Parents send their children to school to acquire the knowledge that has come down to us as a legacy of our culture-- whether it is mathematics, science, or whatever-- so that those children can grow up and go out into the world equipped to face life's challenges.
Too many "educators" see teaching not as a responsibility to the students but as an opportunity for themselves-- whether to indoctrinate a captive audience with the teacher's ideology, manipulate them in social experiments or just do fun things that make teaching easier, whether or not it really educates the child.
You can, of course, call anything that happens in a classroom "education"-- but that does not make it education, except in the eyes of those who cannot think beyond words. Unfortunately, the dumbed-down education of previous generations means that many parents today see nothing wrong with their children being manipulated in school, instead of being educated.

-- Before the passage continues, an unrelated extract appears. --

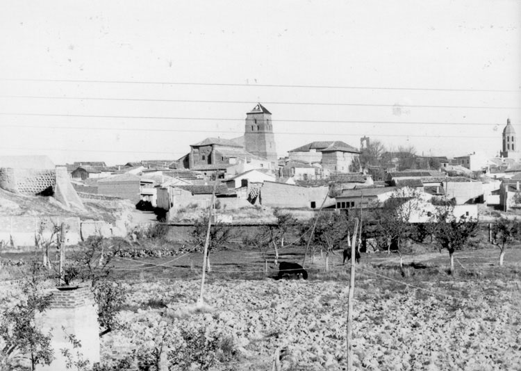 Vista panorámica - Mayorga (Valladolid) - Álbum 200 x 140 - Fotografía. Papel 110 x 80 B/N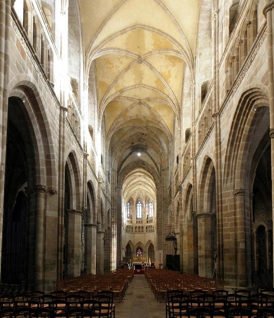 Nef de la cathédrale Saint-Tugdual de Tréguier (22). .

Such parents may see nothing wrong with spending precious time in classrooms chit-chatting about how everyone "feels" about things on television or in their personal life.
But while our children are frittering away time on trivia, other children in other countries are acquiring the skills in math, science or other fields that will allow them to take the jobs our children will meed when they grow up. Foreigners can take those jobs either by coming to America and outperforming Americans or by having those jobs outsourced to them overseas.
In short, schools are supposed to prepare children for the future, not give teachers opportunities for self-indulgences in the present. One of these self-indulgences was exemplified by a letter I received recently from a fifth-grader in the Sayre Elementary School in Lyon, Michigan.
He said, "I have been assigned to ask a famous person a question about how he or she would solve a difficult problem." The problem was what to do about the economy.